Picture - Pleasure Dome. Keith Sharples Photography

This last month has been mental, ridiculously busy. I’ve had a weeks holiday in Cornwall, a week coaching in Denmark, Route setting in London and Derby, a few days 1-1 coaching, a weekend in Pembroke, a few days sightseeing in London, some friend visits, a few days at my parents, loads of parties and just basically loads of stuff. It’s been great, even though the weather has been a bit rubbish.

It went rubbish on the 12th July. I remember it pretty well. Up to that point it had been amazing for a very long time, like half a year! Climbing was going well and I was feeling fit and strong and keen. July the 11th was boiling and sunny. July 12th was pissing down and cold and I was at work route setting where I busted my finger ligament. Not totally, but bad enough, enough to make climbing painful and hard stuff out of the question. Good timing I guess with the weather, and the amount of stuff that was about to happen – I couldn’t have climbed much anyway!

So it was a great month, but something was missing, the glue that holds it all together. Climbing is what my life hangs on, with this taken away all the other stuff doesn’t seem to fit together properly and doesn’t stick well.

It seems to be fixing now, but I’m going through that tricky patch of constantly re-injuring myself, as soon as progress is made I mentally jump back to where I used to be and pull as hard as I used to pull. Then I am reminded I have an injury. I need to stick outside, indoors is too much about pulling hard, outside is about movement.
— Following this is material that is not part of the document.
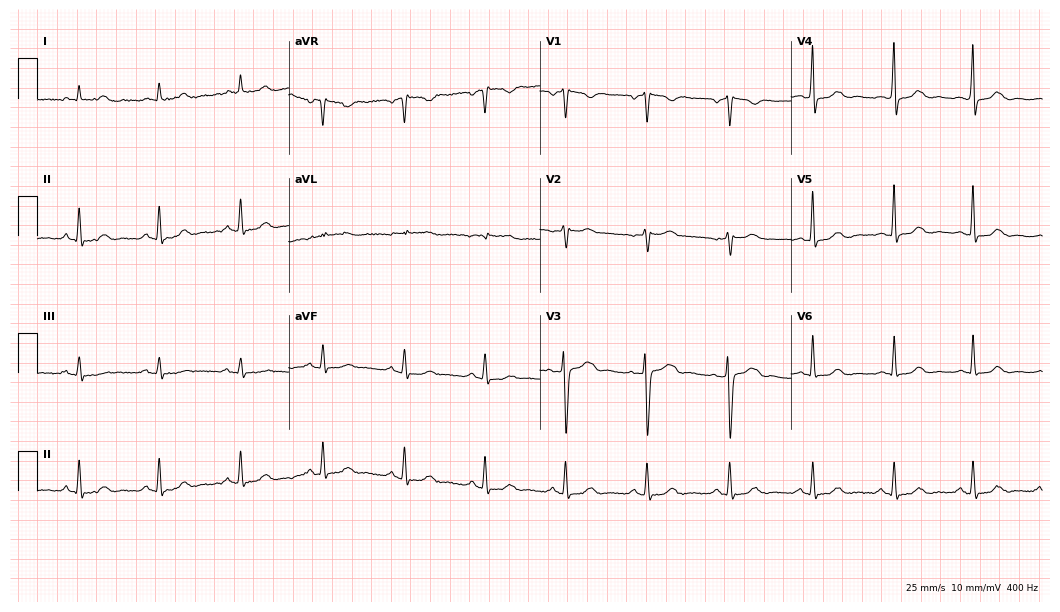
Resting 12-lead electrocardiogram (10.2-second recording at 400 Hz). Patient: a woman, 45 years old. Read as a normal ECG.
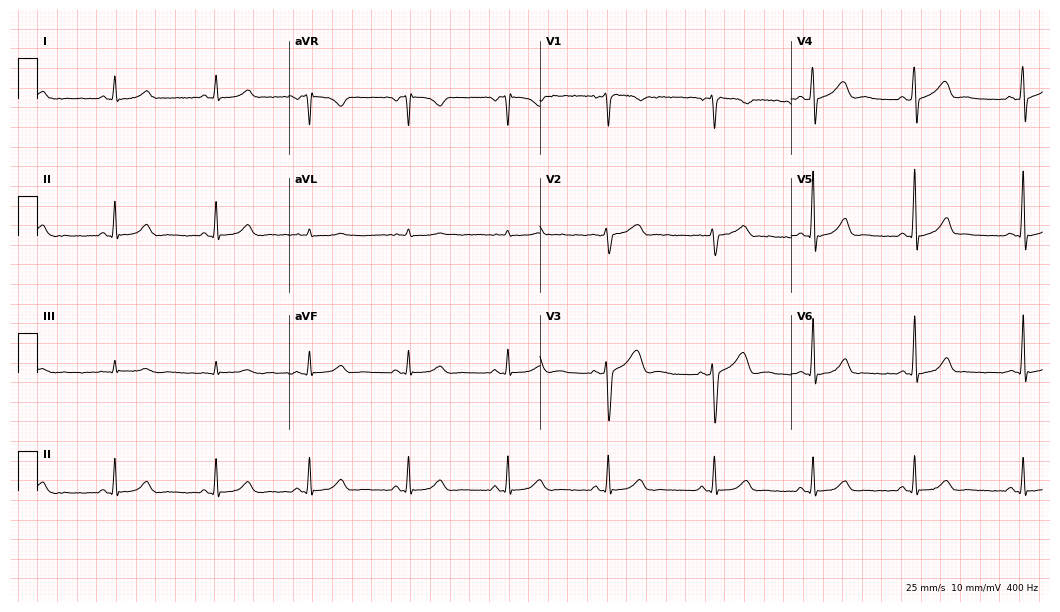
12-lead ECG from a female patient, 54 years old. No first-degree AV block, right bundle branch block, left bundle branch block, sinus bradycardia, atrial fibrillation or sinus tachycardia recorded for this tracing. Findings outside these six are not listed.

A good weekend in Pembroke, maybe one of my top places in the world, I spent a load of time here in my youth. No expectations at all, maybe a bash at ‘Ghost Train’ and then some recovery plodding. We were in a 3, so a few hours to kill allowed me to abseil down Tim Emmet’s new E10. It looked amazing, and very my style. The gear was better than I thought and a spark seemed to light. An hour later I’d done it on a shunt placing the gear and was ready and prepared for a lead. I needed a rest so we went off to do an E3. It took a while, and darkness was close, but no worries. Tomorrow it would be fine.

Unfortunately tomorrow went from about 15degrees to 25degrees and humidity from low to 100%. Pembroke – August – we had forgotten that it’s a hot place, The conditions we had yesterday were awesome. The route is not to be underestimated. A very long run out with the climbing getting harder and harder leads to some gear. It’s maybe 7c+ to there. The gear is a little fiddly to place. If you fall off clipping it you’ll die! If you place it bad and it comes out you’ll die. Then it’s the crux. The whole route is 8a+/b with 7c+ climbing in a death position. Onsight would be horrendous!

So it will have to wait, annoying as it could have gone in 2 hours and now it will probably take 2 years. But not so annoying as I could feel that glue starting to stick everything back together again.